Dear the Internet,
So it’s been a long, long while since I updated this site. And that reason for the silence is fairly straightforward. He looks like this:
James Peter Street turned up on New Years Eve and has been busy being the best thing in the entire universe. And being awfully distracting from the many, many things his father has to do.
So, if you haven’t been following me on Twitter or Facebook – and you totally can do those things – you might assume that I’ve not been spending the fleeting hours when James is briefly asleep madly writing columns (such as the View from the Street column at the Sydney Morning Herald) and/or doing podcasts. But rest assured: that’s what’s been going on.

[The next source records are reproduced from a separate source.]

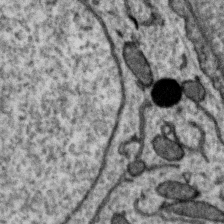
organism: Zebra finch
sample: Brain
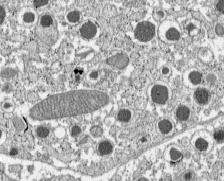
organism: C57BL Mouse
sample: Pancreatic islet
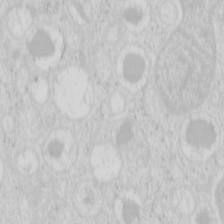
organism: Mouse
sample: Pancreas
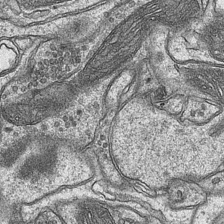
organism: Mouse
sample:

(Speaking of which: the next live recording of the Double Disillusionists podcast with m’self and the charming and erudite Dom Knight is at Redfern’s Giant Dwarf on Tuesday 2 May, with special guests Mark Humphries of SBS’s The Feed and the former premier of NSW, Kristina Kenneally! Tickets are on sale now, and if we do say so ourselves it’s going to be a great one.)
But on the subject of writing: I’m working on a book at the moment about Australian music – yes, the one that got mentioned about a year ago, before I got completely sidetracked by The Curious Story of Malcolm Turnbull – and I was wondering… what would you say was the most culturally significant Australian song ever?
Not necessarily your favourite, you understand – but the one that you think either changed things or signified a significant moment in our culture. ‘Treaty’? ‘Khe Sahn’? ‘Friday On My Mind’? ‘Cattle & Cane’? ‘Man Overboard’? ‘Down Under’? ‘Throw Your Arms Around Me’? ‘Shaddap You Face’?
The book, y’see, will be the 50(ish) songs that shaped Australia, and I’ve got a long, long list which I’m still winnowing down. And you, beloved reader, could be part of that process, either by making me feel better about my choices and/or reminding me of something I completely, bafflingly overlooked.
The comments are yours: what are the songs that shaped our nation?